Administrivia / Example Indentation in Trope Lists
aka: How To Use Bullet Points
There has been some confusion about how a list of examples, or anything else, should be indented/bulleted. Here we go with an answer.
The shortest version: Bullet points are for examples, not comments about examples. For any indentation level other than single bullet, if there is only one item at the indentation level, it ain't indented right.
For more detail than that:
On a works page, for example, we have a list of trope names. These get one bullet (*). If there is more than one example of the trope in the work, each of them gets two bullets (**) on their own line. If there is only one example, it goes on the line with the trope title. Like this:
- Trope Name: In episode "The Episode" (1x1), Alice uses this trope to...
- Another Trope:
- In "Another Episode" (1x2), Alice bangs it out...
- In "Yet Another Episode" (1x3), Bob subverts it when...
In a situation where the text of a bullet is too long, or needs a paragraph break for some other reason, we don't add the text in with another bullet (** ), we use the \\ markup to force a paragraph. Like this:
- Yet Another Trope:
- In "Finale" (1x13), Alice bangs it out at great length.\\
So much length, we need multiple paragraphs to explain the length.
- In "Finale" (1x13), Bob subverts it. That's what he does. He's subversive.
On a trope page, you will sometimes run into a situation where you want to list multiple examples from the same media or series. Don't list one example, and then indent the others under it. Instead, use:
- Alice and Bob:
- In episode 2, this trope occurs when...
- In episode 21, this trope occurs again when...
- Alice and Bob Trilogy:
- In Alice Alone, the trope is seen...
- In Bob Meets Alice, we see the trope again when...
Whenever the works are in different franchises, each separate franchise gets its own first-level point. Let's say Claire and David
and Alice and Bob
are two shows. Each should have a separate first-bullet point.
- Alice and Bob: this trope is used when...
- Claire and David: this trope is used when...
- Claire and David: this trope is used when...

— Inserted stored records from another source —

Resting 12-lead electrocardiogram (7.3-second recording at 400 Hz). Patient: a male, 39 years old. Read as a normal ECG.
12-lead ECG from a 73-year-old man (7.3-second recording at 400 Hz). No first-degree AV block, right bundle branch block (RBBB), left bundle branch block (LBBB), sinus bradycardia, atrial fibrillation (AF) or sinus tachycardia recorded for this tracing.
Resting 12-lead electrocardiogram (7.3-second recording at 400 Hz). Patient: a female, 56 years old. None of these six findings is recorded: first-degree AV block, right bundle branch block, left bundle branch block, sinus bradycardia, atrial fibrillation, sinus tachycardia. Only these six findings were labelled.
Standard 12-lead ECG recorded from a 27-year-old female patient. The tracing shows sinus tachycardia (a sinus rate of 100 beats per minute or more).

- Alice and Bob used it too when...
A three-bullet situation (***) usually indicates a comment on the item above it which has two bullets. This is a sign that the list is heading toward Thread Mode
(discussion). That's not a good thing. The trope lists are not discussions. Discussions take place on the discussion pages or in the forums. However, three-bullet situations sometimes are legit. Rarely. If you find yourself needing a third level of indentation, take a look at using a header
A legitimate three-bullet situation might look something like this:
- Alice and Bob Franchise:
- Alice Meets Bob: The trope is in full effect in the opening sequence, when...

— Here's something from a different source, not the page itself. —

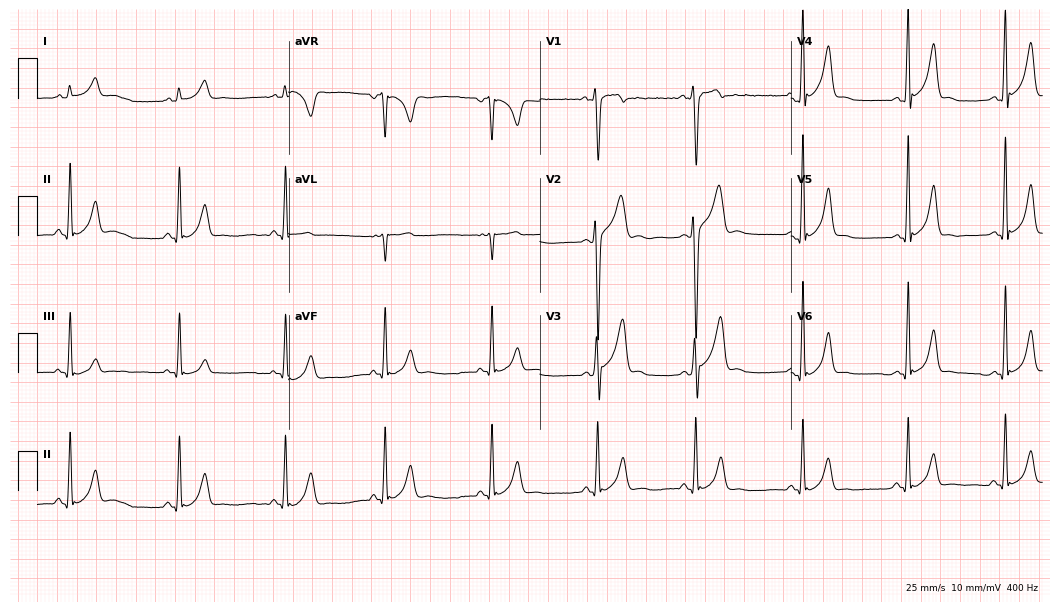
Resting 12-lead electrocardiogram (10.2-second recording at 400 Hz). Patient: a 24-year-old male. Read as a normal ECG.
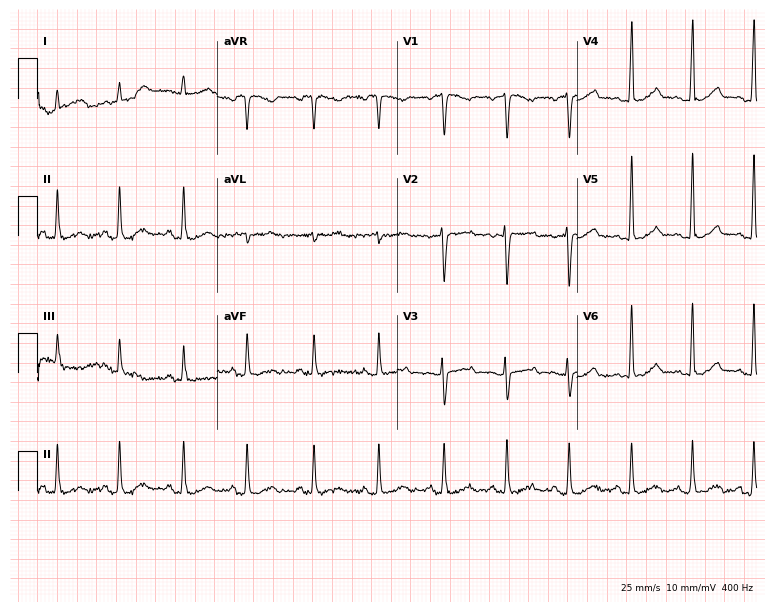
ECG (7.3-second recording at 400 Hz) — a 20-year-old male patient. Labelled as a normal ECG.

- Alice Vs. Bob: The Reckoning:
- When Bob is walking up to Alice...
- In the background of the bar scene, you can see...

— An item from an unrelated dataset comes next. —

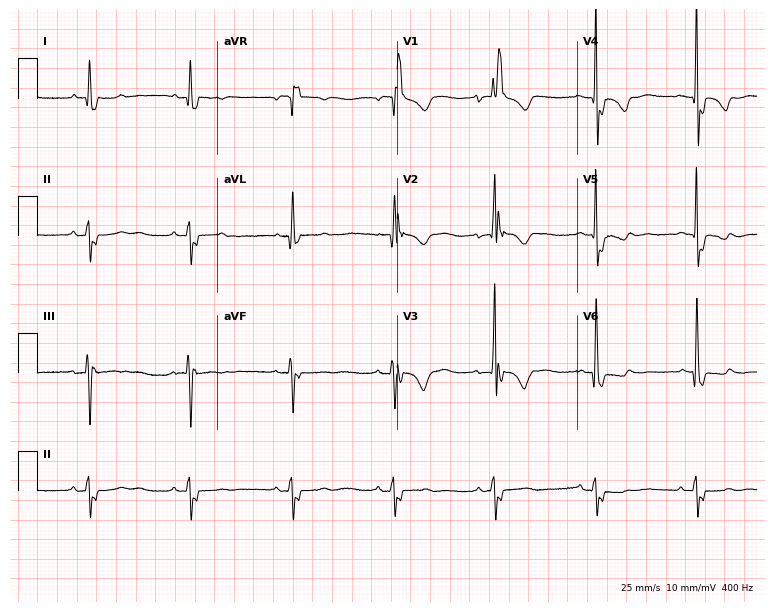
ECG (7.3-second recording at 400 Hz) — a female patient, 76 years old. Findings include right bundle branch block.
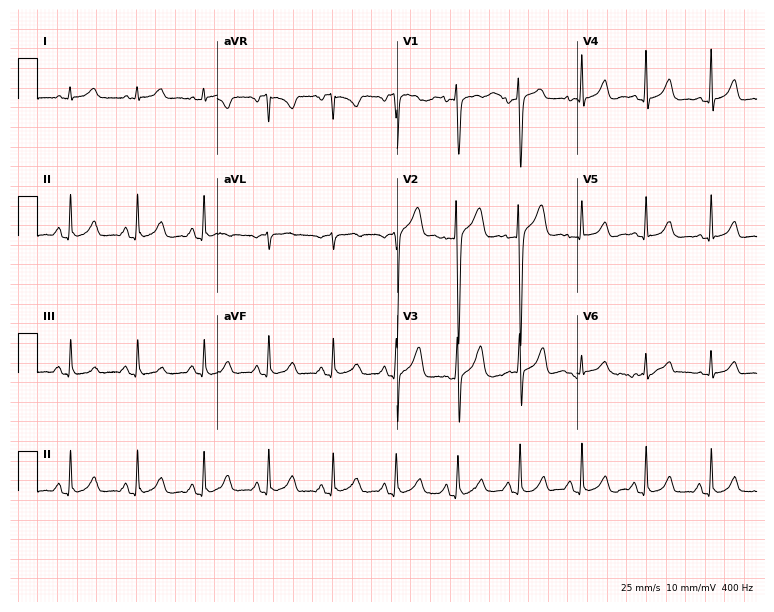
Standard 12-lead ECG recorded from a male patient, 19 years old. Read as a normal ECG.

- Alice, Bob, and Carol: In an echo of Alice Meets Bob...
- Alice displays this trope well on many occasions:
- Alice Meets Bob has her demonstrating this trope twice when she is in Bob's house.
- She also shows this in Alice, Bob, and Carol around the climax.
- Bob has his own chance to shine in Alice Vs. Bob: The Reckoning.
This is a widely accepted style standard, folks. Not something we just made up around here because we were bored.
All tropes in a list should be at the same level of indentation, and in alphabetical order. See How to Write an Example
. Subtropes should not be listed in sub-bullets beneath their parent tropes.
If more applicable subtropes apply, listing the parent trope (Badass
) is not recommended.
- Badass: The show has a lot of badasses.
The same applies for composite tropes like Five-Man Band
When multiple examples within a list have quotes, you need to make sure to indent and separate them correctly. A quote is designated with the "->" markup, with additional hyphens ('-') increasing indentation. You always want the quote indentation to be one level deeper than the bullet that they are related to.
Of note, each quote should have explanatory example text
. Don't leave a quote hanging without a parent bullet unless it applies to the same example as the previous one. In the latter case, separate distinct quotes with a forced line break, using \\ on a blank line. This should be used only rarely.
- Badass Boast:
- Alice tells Bob that she's going to beat up everyone.
Alice: I'm going to beat up everyone!
- Charlie has had enough of Alice's fooling around.
Charlie: Alice, I am far more awesome than you.
Charlie: Alice, the time has come to show you how the big kids do things.